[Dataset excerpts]
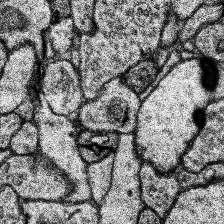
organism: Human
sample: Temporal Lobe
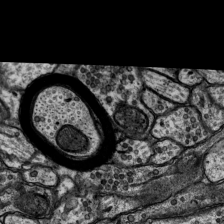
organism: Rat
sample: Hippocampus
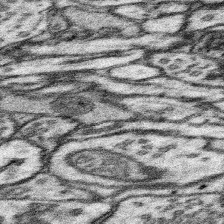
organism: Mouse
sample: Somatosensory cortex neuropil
* * *
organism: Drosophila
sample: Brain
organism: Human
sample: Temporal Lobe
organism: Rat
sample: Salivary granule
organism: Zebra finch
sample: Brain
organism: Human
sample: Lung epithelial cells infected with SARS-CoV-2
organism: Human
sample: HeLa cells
* * *
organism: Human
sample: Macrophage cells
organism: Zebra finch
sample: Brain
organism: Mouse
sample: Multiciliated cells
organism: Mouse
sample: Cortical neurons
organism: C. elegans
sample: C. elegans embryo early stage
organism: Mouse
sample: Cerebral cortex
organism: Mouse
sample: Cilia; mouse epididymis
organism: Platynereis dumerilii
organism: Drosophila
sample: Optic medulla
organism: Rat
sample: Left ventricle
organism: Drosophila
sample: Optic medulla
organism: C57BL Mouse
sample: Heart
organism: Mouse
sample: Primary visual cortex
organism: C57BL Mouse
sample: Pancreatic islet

Your instructions >> From the line that has "sample: Macrophage cells" through the line that has "sample: Cerebral cortex", copy every line exactly as it appears above, and leave out all others.

Response to this task >>
sample: Macrophage cells
organism: Zebra finch
sample: Brain
organism: Mouse
sample: Multiciliated cells
organism: Mouse
sample: Cortical neurons
organism: C. elegans
sample: C. elegans embryo early stage
organism: Mouse
sample: Cerebral cortex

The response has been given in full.